Acte III : Tout d’abord il y a eu cette grande polémique autour de l’implantation dans notre pays d’une université Tunisio-allemande . Une polémique créée, faut-il le souligner, par l’ancien ministre de l’Enseignement supérieur et de la Recherche scientifique Slim Khalbous. Le titre de son poste se passe de tout commentaire :« Voilà pourquoi le Maroc attire l’investissement international et pas la Tunisie ».  Khalbous, nouveau recteur de l’agence  universitaire de la Francophonie à Montréal après avoir démissionné de son poste de ministre,  n’a pas trouvé mieux que de tromper l’opinion publique en  avançant que « pour la première fois en Afrique, l’université allemande a choisi de s’implanter au Maroc » ajoutant que cette université aurait dû ouvrir en Tunisie ».Les raisons évoquées sont, en substance, inhérentes  aux « lois trop restrictives et compliquées » en Tunisie.

Coup dur pour un pays qui tente de se réveiller d’autant plus que plusieurs  rumeurs  ont circulé à ce propos, plongeant encore plus les universitaires et les intellectuels dans un abattement total. En dépit du démenti cinglant publié par  l’ambassade de la République Fédérale d’Allemagne en Tunisie à  cet effet, le mal était déjà fait. Voila comment les efforts de certains hommes de l’Etat sont sapés par de fausses informations manipulées, malheureusement, par d’anciens membres du gouvernement. Tout simplement ubuesque.

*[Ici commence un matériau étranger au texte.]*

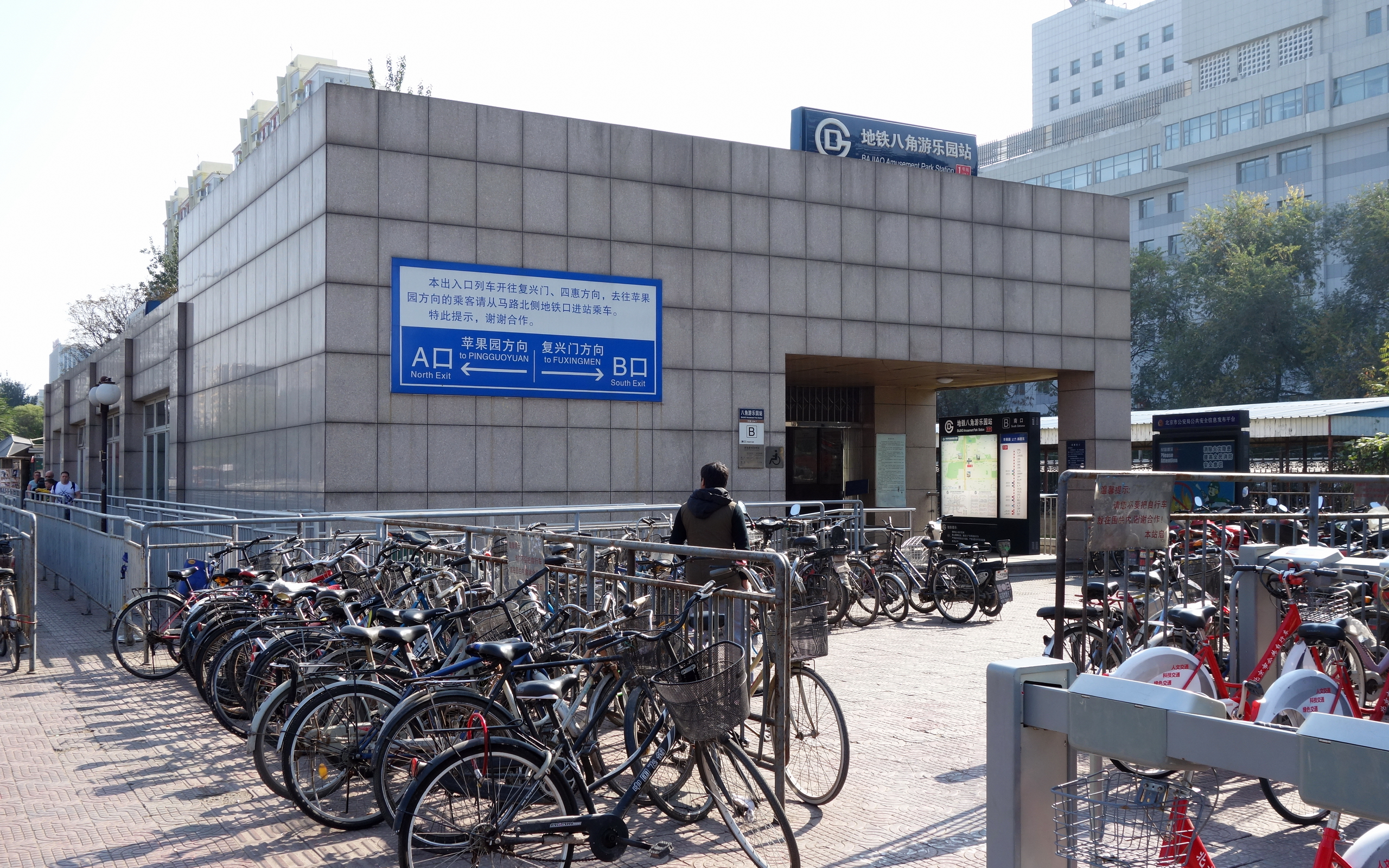 北京地铁1号线八角游乐园站地面站厅
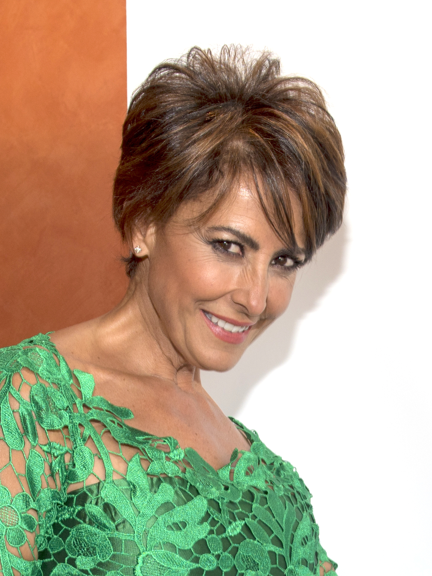 Irma Soriano, Premio Jaén Paraiso Interior 2015 Martos, 23-9-2015
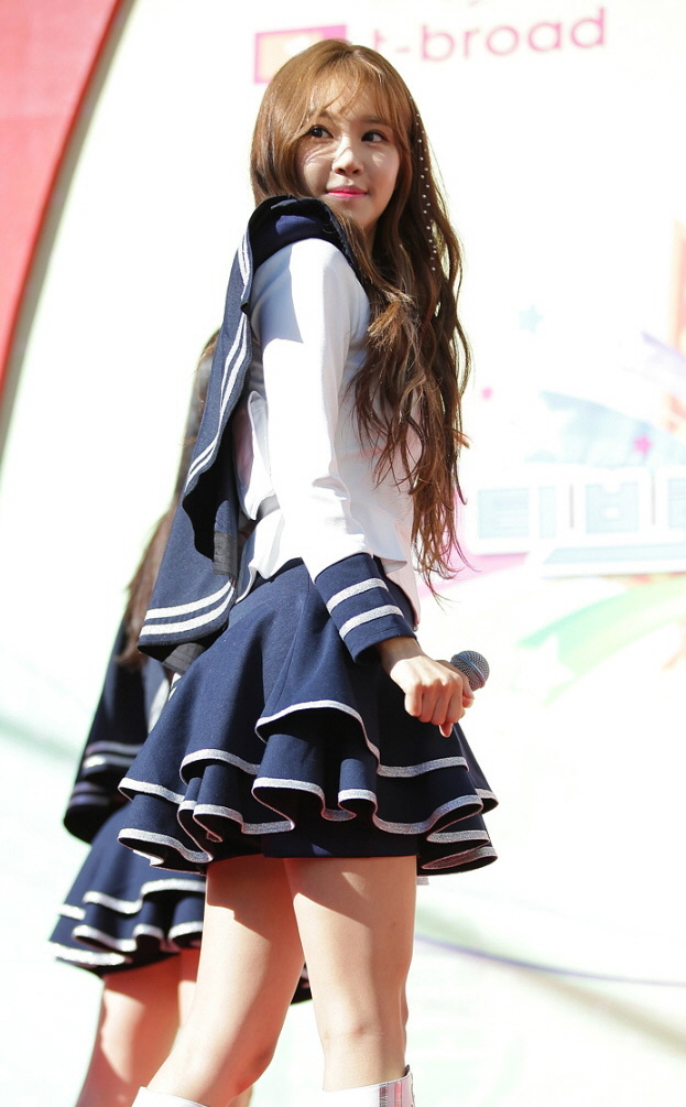 크레용팝(Crayon Pop) 도시 꼬마들의 행복한 축제 티브로드 원음방송
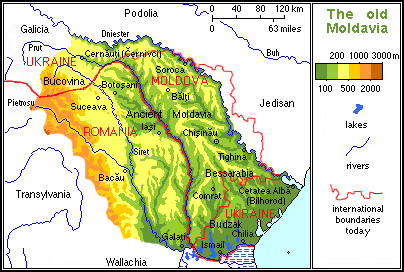 Ancienne principauté de Moldavie (physique)

Au demeurant, pas  un jour ne se passe sans apporter son lot de rumeurs dans la Tunisie post-révolution. Démêler le vrai du faux s’avère un exercice bien difficile, mais il est bien utile de souligner la gravité de la désinformation sur les démocraties naissantes, comme c’est le cas pour notre pays. Appuyée des fois par des services d’intelligences étrangers, les manipulations endogènes et exogènes  ouvrent malheureusement  la porte à l’ingérence et mettent en péril la stabilité du pays dans un premier temps puis sa souveraineté dans un second lieu,  notamment quand il s’agit de pseudo-campagnes de soutien à des candidats à la Présidentielle menée par des  lobbyistes étrangers.